So is the real story here that putting your email on the open web simply isn't a significant "vulnerability" anymore?
Honestly, why would you spider and scrape sites when you can just grab a leaked dataset?
It would be slightly more interesting to put the canaries in a more commonly scanned location, like a plain-text bio field on a popular site (like this one... or FB... or LinkedIn...).
Spam is no longer significant. Back around year 2000 I was getting multiple thousands of spam messages per day (to the very same email address I still use today). Those were the dark and difficult days.
Today I basically don't get any spam. I don't keep precise stats on the spam that makes it to my inbox but it's something like 2 or 3 per month. Compared to a few thousand per day twenty+ years ago!
I want to highlight again that it is the exact same email address I use today.
I block misconfigured connections at the SMTP level in postfix (I run my own mail server), that takes care of pretty much all of it.
After that I run bayesian filtering (spamprobe) to score spam, but there isn't much to catch. Over the last 30 days spamprobe has caught 37 messages, all true positives.
Unlike gmail, I also don't get any false positives (zero so far this year).
I know how bad it was couple decades ago and a lot of people are still traumatized by those days and act like it's still 2001, but the reality in 2023 is that spam is a very minor issue.

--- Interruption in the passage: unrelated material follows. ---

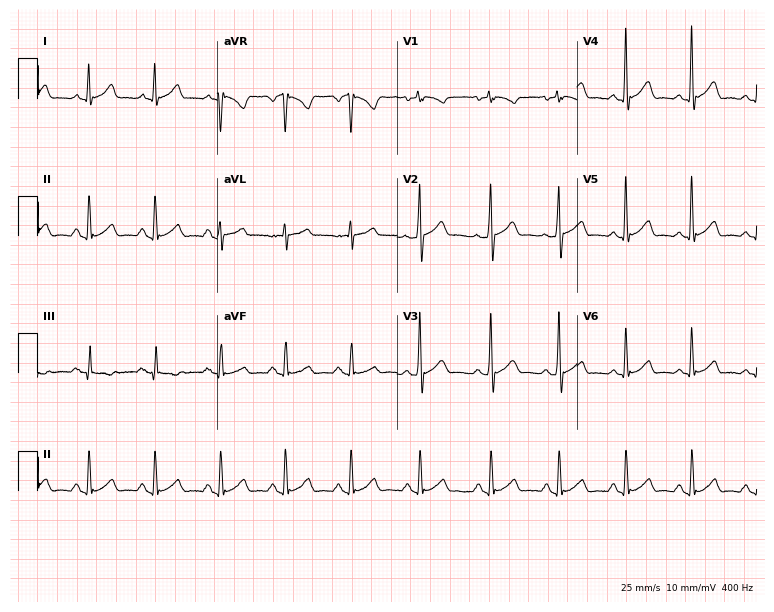
Electrocardiogram, a man, 49 years old. Overall reading on record: normal ECG.

I also run postfix on my own domain but instead of bayesian filtering I also run PostFwd and PostGrey. The combination of these 3 is enough in my case to reach zero SPAM emails. I can share my config if someone is interested.

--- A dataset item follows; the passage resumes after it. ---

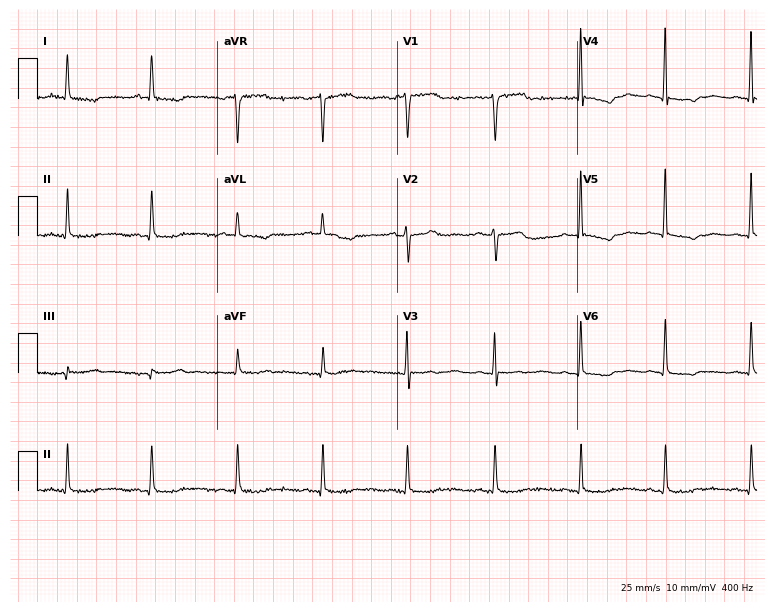
ECG (7.3-second recording at 400 Hz) — a 43-year-old female. Screened for six findings — first-degree AV block, right bundle branch block, left bundle branch block, sinus bradycardia, atrial fibrillation, sinus tachycardia — none is recorded.

To offer one corroborating point, my email address is posted in cleartext on the front page of my website and it receives spam at a rate of less than one message per day.
Another: Used the same email for ~2 decades, never hidden it, giving it out freely and available on lots of public websites including my own. Get around ~30 spam emails per day, all automatically marked as spam. Around 2-3 gets through my filter each month.
Difficult to extract any useful info from this post without specifying what or where your spam filter is. Does it run locally? On your own mail server? An ISP's default spam filter? Gmail? CPanel? Have you tweaked any settings?
Or what I'm saying is, if the SMTP server blocks by IP first before determining what mail is being delivered then the actual rate of potential spam to any particular email address is not being discovered.
But he chose to mention that all spam were marked as such and that only 1 or 2 get through. Readers will naturally be curious what methodology and tools are in use.
“Difficult to extract any useful info from this post” reads as undue criticism, as if preemptive satisfaction of your curiosity about the tangent was compulsory.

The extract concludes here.